Homemade Bolognese Sauce
Adapted from a Food & Wine recipe.
  • 1 pound ground beef or veal (or half pound of each)
  • 2 slices of bacon, minced
  • 2 tablespoons olive oil
  • ½ cup minced carrot
  • ½ cup minced celery
  • ½ cup minced onion
  • 2 garlic cloves, minced or pushed through a garlic press
  • Kosher salt
  • ½ teaspoon ground sage
  • ½ teaspoon dried parsley
  • 1 bay leaf
  • 2 teaspoons dried oregano
  • 1 teaspoon dried basil OR 1 tablespoon fresh basil (chiffonade)
  • 1 cup dry red wine
  • 2 15-ounce cans petite diced tomatoes
  • 1 cup chicken broth
  • ¾ cup cream
  • Pepper
  • Optional: 4 tablespoons tomato paste (I added this to the recipe after making it many times, see directions below for notes)
  1. In a large cast-iron casserole (or pot), cook minced bacon in the olive oil over medium heat, for about 5 minutes until bacon is well cooked, stirring occasionally.
  2. Add the carrots, celery, and onion. Sprinkle evenly with a pinch of salt and cook over medium heat about 5 minutes. Add the fresh garlic and stir.

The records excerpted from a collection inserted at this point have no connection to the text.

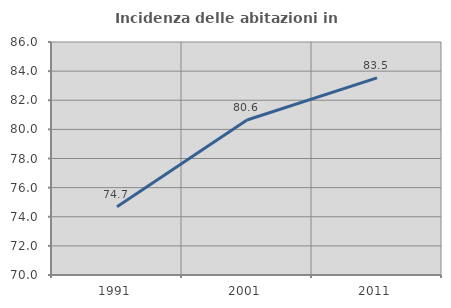
| Category | Incidenza delle abitazioni in proprietà  |
|---|---|
| 1991.0 | 74.687 |
| 2001.0 | 80.643 |
| 2011.0 | 83.539 |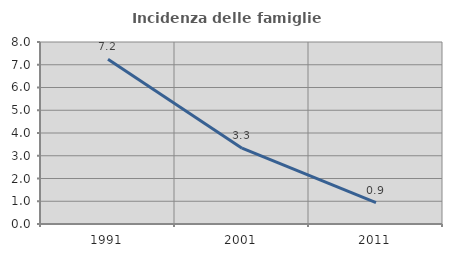
| Category | Incidenza delle famiglie numerose |
|---|---|
| 1991.0 | 7.24 |
| 2001.0 | 3.333 |
| 2011.0 | 0.943 |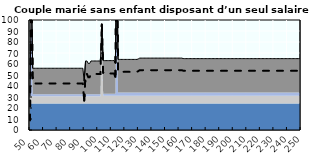
| Category | Coin fiscal marginal (somme des composantes) | Taux d’imposition marginal net |
|---|---|---|
| 50.0 | 30.605 | 8.69 |
| 51.0 | 131.577 | 141.549 |
| 52.0 | 56.131 | 42.277 |
| 53.0 | 56.131 | 42.277 |
| 54.0 | 56.131 | 42.277 |
| 55.0 | 56.131 | 42.277 |
| 56.0 | 56.131 | 42.277 |
| 57.0 | 56.131 | 42.277 |
| 58.0 | 56.131 | 42.277 |
| 59.0 | 56.131 | 42.277 |
| 60.0 | 56.131 | 42.277 |
| 61.0 | 56.131 | 42.277 |
| 62.0 | 56.131 | 42.277 |
| 63.0 | 56.131 | 42.277 |
| 64.0 | 56.131 | 42.277 |
| 65.0 | 56.131 | 42.277 |
| 66.0 | 56.131 | 42.277 |
| 67.0 | 56.131 | 42.277 |
| 68.0 | 56.131 | 42.277 |
| 69.0 | 56.131 | 42.277 |
| 70.0 | 56.131 | 42.277 |
| 71.0 | 56.131 | 42.277 |
| 72.0 | 56.131 | 42.277 |
| 73.0 | 56.131 | 42.277 |
| 74.0 | 56.131 | 42.277 |
| 75.0 | 56.131 | 42.277 |
| 76.0 | 56.131 | 42.277 |
| 77.0 | 56.131 | 42.277 |
| 78.0 | 56.131 | 42.277 |
| 79.0 | 56.131 | 42.277 |
| 80.0 | 56.131 | 42.277 |
| 81.0 | 56.131 | 42.277 |
| 82.0 | 56.131 | 42.277 |
| 83.0 | 56.131 | 42.277 |
| 84.0 | 56.131 | 42.277 |
| 85.0 | 56.131 | 42.277 |
| 86.0 | 56.131 | 42.277 |
| 87.0 | 56.131 | 42.277 |
| 88.0 | 56.131 | 42.277 |
| 89.0 | 56.131 | 42.277 |
| 90.0 | 44.333 | 26.753 |
| 91.0 | 62.743 | 50.977 |
| 92.0 | 62.743 | 50.977 |
| 93.0 | 60.498 | 48.024 |
| 94.0 | 60.498 | 48.024 |
| 95.0 | 62.743 | 50.977 |
| 96.0 | 62.743 | 50.977 |
| 97.0 | 62.743 | 50.977 |
| 98.0 | 62.743 | 50.977 |
| 99.0 | 62.743 | 50.977 |
| 100.0 | 62.743 | 50.977 |
| 101.0 | 62.743 | 50.977 |
| 102.0 | 62.743 | 50.977 |
| 103.0 | 96.691 | 95.646 |
| 104.0 | 63.069 | 51.407 |
| 105.0 | 63.069 | 51.407 |
| 106.0 | 63.069 | 51.407 |
| 107.0 | 63.069 | 51.407 |
| 108.0 | 63.069 | 51.407 |
| 109.0 | 63.069 | 51.407 |
| 110.0 | 63.069 | 51.407 |
| 111.0 | 63.069 | 51.407 |
| 112.0 | 63.069 | 51.407 |
| 113.0 | 60.825 | 48.453 |
| 114.0 | 157.087 | 175.115 |
| 115.0 | 64.17 | 52.855 |
| 116.0 | 64.17 | 52.855 |
| 117.0 | 64.17 | 52.855 |
| 118.0 | 64.17 | 52.855 |
| 119.0 | 64.17 | 52.855 |
| 120.0 | 64.17 | 52.855 |
| 121.0 | 64.17 | 52.855 |
| 122.0 | 64.17 | 52.855 |
| 123.0 | 64.17 | 52.855 |
| 124.0 | 64.17 | 52.855 |
| 125.0 | 64.17 | 52.855 |
| 126.0 | 64.17 | 52.855 |
| 127.0 | 64.17 | 52.855 |
| 128.0 | 64.17 | 52.855 |
| 129.0 | 64.17 | 52.855 |
| 130.0 | 64.716 | 53.573 |
| 131.0 | 65.357 | 54.416 |
| 132.0 | 65.357 | 54.416 |
| 133.0 | 65.357 | 54.416 |
| 134.0 | 65.357 | 54.416 |
| 135.0 | 65.357 | 54.416 |
| 136.0 | 65.357 | 54.416 |
| 137.0 | 65.357 | 54.416 |
| 138.0 | 65.357 | 54.416 |
| 139.0 | 65.357 | 54.416 |
| 140.0 | 65.357 | 54.416 |
| 141.0 | 65.357 | 54.416 |
| 142.0 | 65.357 | 54.416 |
| 143.0 | 65.357 | 54.416 |
| 144.0 | 65.357 | 54.416 |
| 145.0 | 65.357 | 54.416 |
| 146.0 | 65.357 | 54.416 |
| 147.0 | 65.357 | 54.416 |
| 148.0 | 65.357 | 54.416 |
| 149.0 | 65.357 | 54.416 |
| 150.0 | 65.357 | 54.416 |
| 151.0 | 65.357 | 54.416 |
| 152.0 | 65.357 | 54.416 |
| 153.0 | 65.357 | 54.416 |
| 154.0 | 65.357 | 54.416 |
| 155.0 | 65.357 | 54.416 |
| 156.0 | 65.357 | 54.416 |
| 157.0 | 65.357 | 54.416 |
| 158.0 | 65.357 | 54.416 |
| 159.0 | 65.357 | 54.416 |
| 160.0 | 65.357 | 54.416 |
| 161.0 | 65.357 | 54.416 |
| 162.0 | 65.357 | 54.416 |
| 163.0 | 64.97 | 53.907 |
| 164.0 | 64.888 | 53.799 |
| 165.0 | 64.888 | 53.799 |
| 166.0 | 64.888 | 53.799 |
| 167.0 | 64.888 | 53.799 |
| 168.0 | 64.888 | 53.799 |
| 169.0 | 64.888 | 53.799 |
| 170.0 | 64.888 | 53.799 |
| 171.0 | 64.888 | 53.799 |
| 172.0 | 64.888 | 53.799 |
| 173.0 | 64.888 | 53.799 |
| 174.0 | 64.888 | 53.799 |
| 175.0 | 64.888 | 53.799 |
| 176.0 | 64.888 | 53.799 |
| 177.0 | 64.888 | 53.799 |
| 178.0 | 64.888 | 53.799 |
| 179.0 | 64.888 | 53.799 |
| 180.0 | 64.888 | 53.799 |
| 181.0 | 64.888 | 53.799 |
| 182.0 | 64.888 | 53.799 |
| 183.0 | 64.888 | 53.799 |
| 184.0 | 64.888 | 53.799 |
| 185.0 | 64.888 | 53.799 |
| 186.0 | 64.888 | 53.799 |
| 187.0 | 64.888 | 53.799 |
| 188.0 | 64.888 | 53.799 |
| 189.0 | 64.888 | 53.799 |
| 190.0 | 64.888 | 53.799 |
| 191.0 | 64.888 | 53.799 |
| 192.0 | 64.888 | 53.799 |
| 193.0 | 64.888 | 53.799 |
| 194.0 | 64.888 | 53.799 |
| 195.0 | 64.888 | 53.799 |
| 196.0 | 64.888 | 53.799 |
| 197.0 | 64.888 | 53.799 |
| 198.0 | 64.888 | 53.799 |
| 199.0 | 64.888 | 53.799 |
| 200.0 | 64.888 | 53.799 |
| 201.0 | 64.888 | 53.799 |
| 202.0 | 64.888 | 53.799 |
| 203.0 | 64.888 | 53.799 |
| 204.0 | 64.888 | 53.799 |
| 205.0 | 64.888 | 53.799 |
| 206.0 | 64.888 | 53.799 |
| 207.0 | 64.888 | 53.799 |
| 208.0 | 64.888 | 53.799 |
| 209.0 | 64.888 | 53.799 |
| 210.0 | 64.888 | 53.799 |
| 211.0 | 64.888 | 53.799 |
| 212.0 | 64.888 | 53.799 |
| 213.0 | 64.888 | 53.799 |
| 214.0 | 64.888 | 53.799 |
| 215.0 | 64.888 | 53.799 |
| 216.0 | 64.888 | 53.799 |
| 217.0 | 64.888 | 53.799 |
| 218.0 | 64.888 | 53.799 |
| 219.0 | 64.888 | 53.799 |
| 220.0 | 64.888 | 53.799 |
| 221.0 | 64.888 | 53.799 |
| 222.0 | 64.888 | 53.799 |
| 223.0 | 64.888 | 53.799 |
| 224.0 | 64.888 | 53.799 |
| 225.0 | 64.888 | 53.799 |
| 226.0 | 64.888 | 53.799 |
| 227.0 | 64.888 | 53.799 |
| 228.0 | 64.888 | 53.799 |
| 229.0 | 64.888 | 53.799 |
| 230.0 | 64.888 | 53.799 |
| 231.0 | 64.888 | 53.799 |
| 232.0 | 64.888 | 53.799 |
| 233.0 | 64.888 | 53.799 |
| 234.0 | 64.888 | 53.799 |
| 235.0 | 64.888 | 53.799 |
| 236.0 | 64.888 | 53.799 |
| 237.0 | 64.888 | 53.799 |
| 238.0 | 64.888 | 53.799 |
| 239.0 | 64.888 | 53.799 |
| 240.0 | 64.888 | 53.799 |
| 241.0 | 64.888 | 53.799 |
| 242.0 | 64.888 | 53.799 |
| 243.0 | 64.888 | 53.799 |
| 244.0 | 64.888 | 53.799 |
| 245.0 | 64.888 | 53.799 |
| 246.0 | 64.888 | 53.799 |
| 247.0 | 64.888 | 53.799 |
| 248.0 | 64.888 | 53.799 |
| 249.0 | 64.888 | 53.799 |
| 250.0 | 64.888 | 53.799 |

  3. Add the ground meat along with the sage, parsley, bay leaf and oregano. If using dried basil, add that now as well. Season evenly with a few pinches of salt. Cook until meat is cooked through and no longer pink, stirring regularly.
  4. Add the wine and cook until the wine has reduced significantly, about 3-5 minutes. Add UNdrained tomatoes and cook until liquid is reduced by about half, around 5 minutes.

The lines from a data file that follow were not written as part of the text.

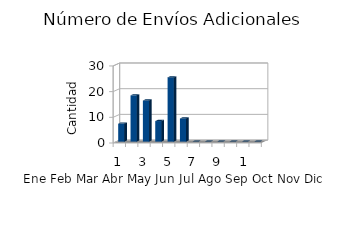
| Category | Series 0 |
|---|---|
| 0 | 7 |
| 1 | 18 |
| 2 | 16 |
| 3 | 8 |
| 4 | 25 |
| 5 | 9 |
| 6 | 0 |
| 7 | 0 |
| 8 | 0 |
| 9 | 0 |
| 10 | 0 |
| 11 | 0 |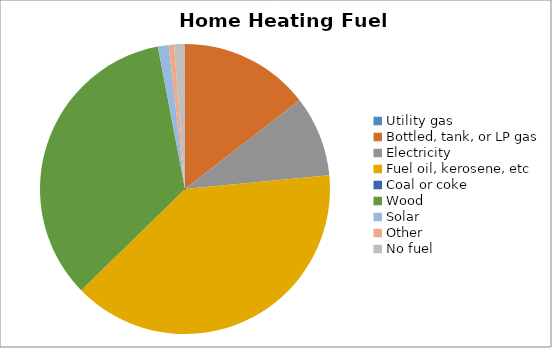
| Category | Owner |
|---|---|
| Utility gas | 0 |
| Bottled, tank, or LP gas | 0.145 |
| Electricity | 0.09 |
| Fuel oil, kerosene, etc | 0.392 |
| Coal or coke | 0 |
| Wood | 0.343 |
| Solar | 0.012 |
| Other | 0.006 |
| No fuel | 0.012 |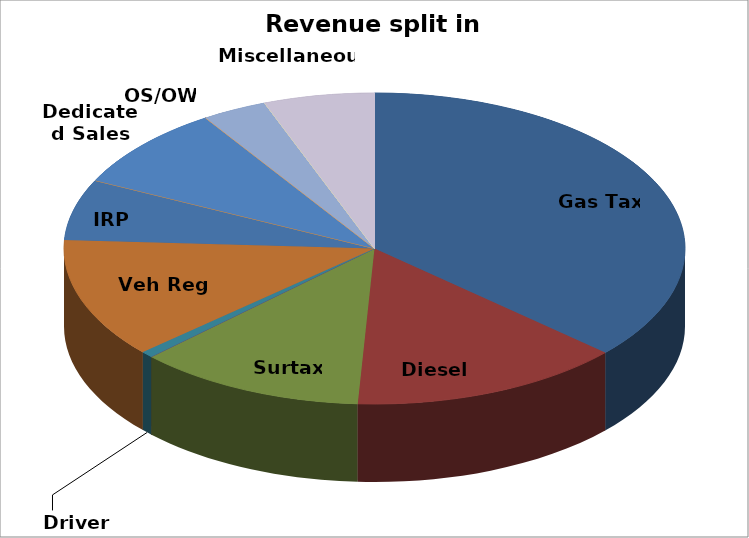
| Category | Series 0 |
|---|---|
| Gas Tax | 301497586.811 |
| Diesel Tax | 116584771.397 |
| Surtax | 97774013.048 |
|  | 0 |
| Driver License | 5285434.597 |
| Veh Reg Fee | 102463995.526 |
| IRP | 52192363.898 |
|  | 0 |
|  | 0 |
|  | 0 |
|  | 0 |
|  | 0 |
| Dedicated Sales Tax | 71048988.877 |
|  | 0 |
|  | 0 |
|  | 0 |
|  | 0 |
|  | 0 |
| OS/OW | 27874604.5 |
|  | 0 |
|  | 0 |
|  | 0 |
|  | 0 |
|  | 0 |
|  | 0 |
|  | 0 |
|  | 0 |
| Miscellaneous | 47323850.509 |

  5. Add the chicken stock and bring to a simmer over medium-high heat. At this point if you are using tomato paste, add that as well. (Note: originally I did not have tomato paste in the recipe. The sauce base originally came out with more of a broth consistency - still unbelievably tasty, but you have to serve the pasta in a bowl. This last time I added tomato paste and it helped to thicken the sauce base up and the flavor remained the same. I will be using the tomato paste in this recipe from now on).
  6. Reduce heat to medium-low and simmer gently for about 10 minutes.
  7. Remove the bay leaf. Add the cream and, if using fresh basil, the basil. Stir and add salt to taste if needed. Finish off with a few shakes of pepper.